MySQL Connector: Inherited Transactions

mysql python

The MySQL Connector (Python Driver) seems to be leaking file descriptors during forks.

This is what I have noticed today: if a process opens a MySQL connection and then forks, the child process not just inherits the open connection, but also the transaction state. The current transaction becomes shared between the child and the parent.

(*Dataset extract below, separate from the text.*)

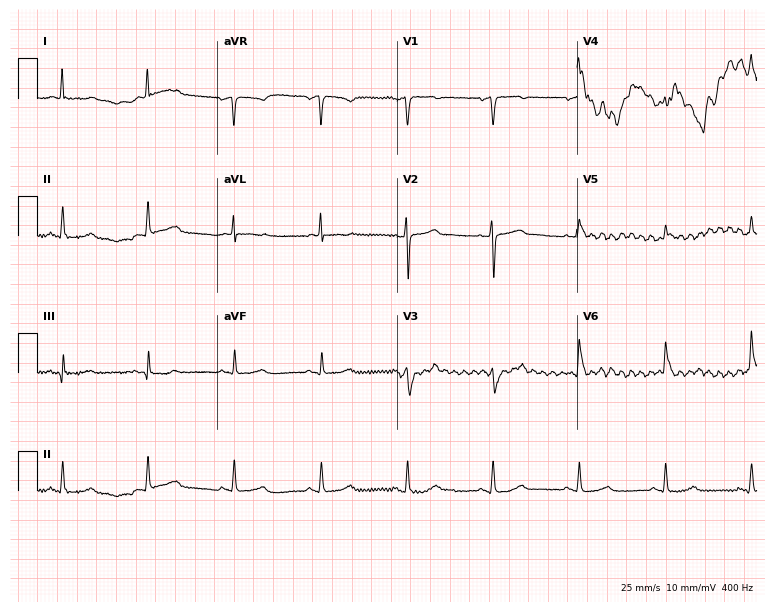
12-lead ECG from a female patient, 74 years old (7.3-second recording at 400 Hz). No first-degree AV block, right bundle branch block, left bundle branch block, sinus bradycardia, atrial fibrillation or sinus tachycardia recorded for this tracing.

That is, if the child process rolls back, the parent also gets a roll back.

Also, as it is the same transaction, a lock set by one process has no effect on another.

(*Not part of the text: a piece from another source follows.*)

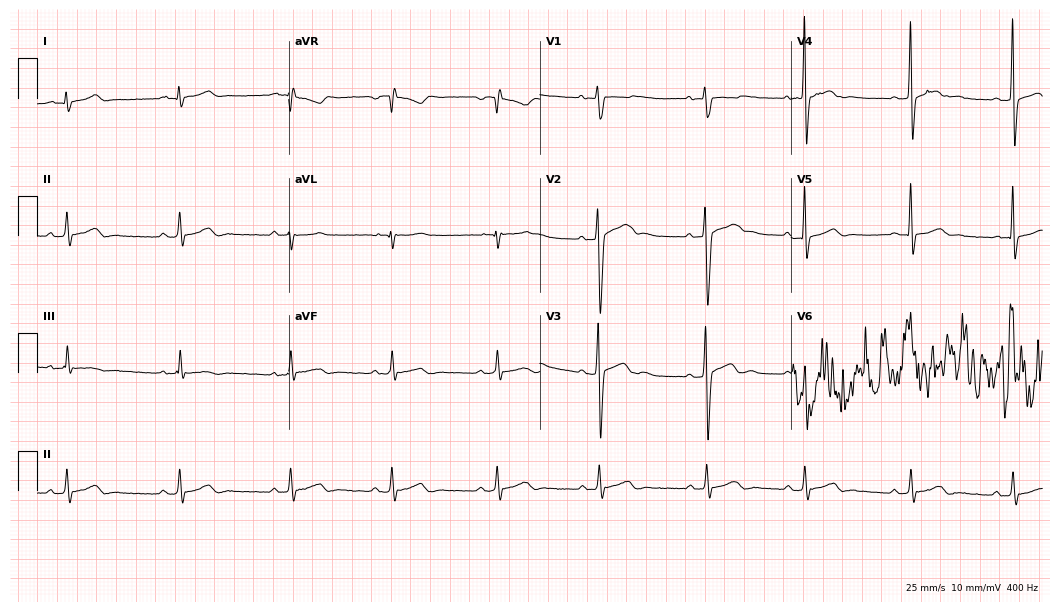
12-lead ECG from a 17-year-old man (10.2-second recording at 400 Hz). Recorded interpretation: within normal limits.

Here is a proof of concept:

"""
Create and populate a database before running this script:

create database mytest;
grant all on mytest.* to ''@'localhost';
flush privileges;
create table foo(a int);
insert into foo (a) values (0);
"""

import time
from multiprocessing import Process
import _mysql

reconnect = False  # change to true to make the child process block (it should)

conn = _mysql.connect("localhost", user="mike", db="mytest", passwd="")

def sub():
    if reconnect:
        sub_conn = _mysql.connect("localhost", user="mike", db="mytest", passwd="")
    else:
        sub_conn = conn
    print "SUB: start", sub_conn.thread_id()
    print "SUB: do this to get the number of connections -> sudo lsof | grep mysql.sock"
    sub_conn.query('begin')
    sub_conn.query('select * from foo for update')
    if not reconnect:
        print "SUB: NOT BLOCKED, sleeping for 30 sec to hold the conneciton open"
        time.sleep(30)
    print "SUB: result", sub_conn.use_result().fetch_row()
    sub_conn.query('rollback')
    print "SUB: end"

print "HOST: start", conn.thread_id()
conn.query('begin')
conn.query('select * from foo for update')
print "HOST: result", conn.use_result().fetch_row()

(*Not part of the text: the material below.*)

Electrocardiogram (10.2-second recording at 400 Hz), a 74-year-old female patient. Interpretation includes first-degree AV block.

process = Process(target=sub)
print "HOST: start sub"
process.start()
process.join()
print "HOST: sub joined"

conn.query('rollback')
print "HOST: end"

When reconnect is set to False, the parent’s thread id will be the same as in the child. The reason why is that MySQL uses server-side thread ids as connection identifiers. Here’s the mysql_thread_id function (mysql-connector-c-6.1.0-src/libmysql/libmysql.c:1070):

ulong STDCALL mysql_thread_id(MYSQL *mysql)
{
  ......
  return (mysql)->thread_id;
}

And this is how it is set in CLI_MYSQL_REAL_CONNECT (mysql-connector-c-6.1.0-src/sql-common/client.c:3613):

......
server_version_end= end= strend((char*) net->read_pos+1);
mysql->thread_id=uint4korr(end+1);
end+=5;
......

The direct consequence is that children processes, created for example using the multiprocessing module, must close the inherited MySQL connections and then reopen them to avoid surprises.

When I discovered it, I immediately thought about Django management commands splitting workload between children.

Open questions:

  1. Are Celery tasks affected by this? – probably yes.
  2. What happens when two processes sharing a transaction update data at the same time?